Footnotes & Disclaimers for Quarterly Investment Update
THIRD QUARTER 2024 NOTES AND DISCLAIMERS
FOR CLIENTS OF ANDREWS ADVISORY ASSOCIATES, LLC
Required Minimum Distributions (RMDs). The SECURE 2.0 Act resulted in changes to RMDs starting in 2023.
Individuals who own or inherited certain kinds of retirement accounts must distribute RMDs before December 31, 2024. Those who turn age 73 in 2024 must take their first RMD, which can be delayed until April 1, 2025. This will result in two RMDs in 2025. RMDs are subject to income tax in the year of distribution. Those who inherit retirement accounts may need to take RMDs in the year inherited.

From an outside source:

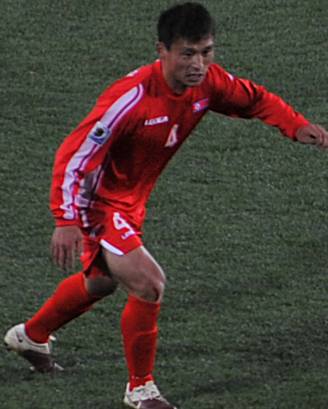 Seleção brasileira estreia na Copa do Mundo de 2010 contra a Coreia do Norte.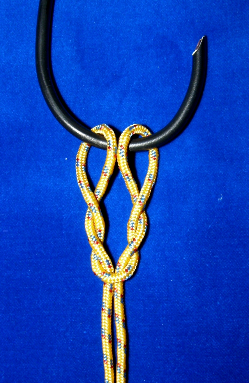 Kurze Trompete-Knoten

The federal penalty tax for failing to take RMDs on time is 25% of the RMD amount and may be adjusted to 10% of the RMD amount if the error is corrected in a timely manner.
Offer of SEC Disclosure Documents (ADV Part 2A):
The U.S. Securities and Exchange Commission (SEC) requires us to send each advisory client a written offer to deliver Form ADV Part 2A once per year. There are material changes to our fee schedule filed September 2024. To request a full copy of the ADV Part 2A, e-mail AAA@AndrewsLLC.com, call 808-521-4015, or write to Andrews Advisory Associates, LLC, 1188 Bishop Street #1808, Honolulu, HI 96813. You may also find the information on the SEC website, Investor.gov.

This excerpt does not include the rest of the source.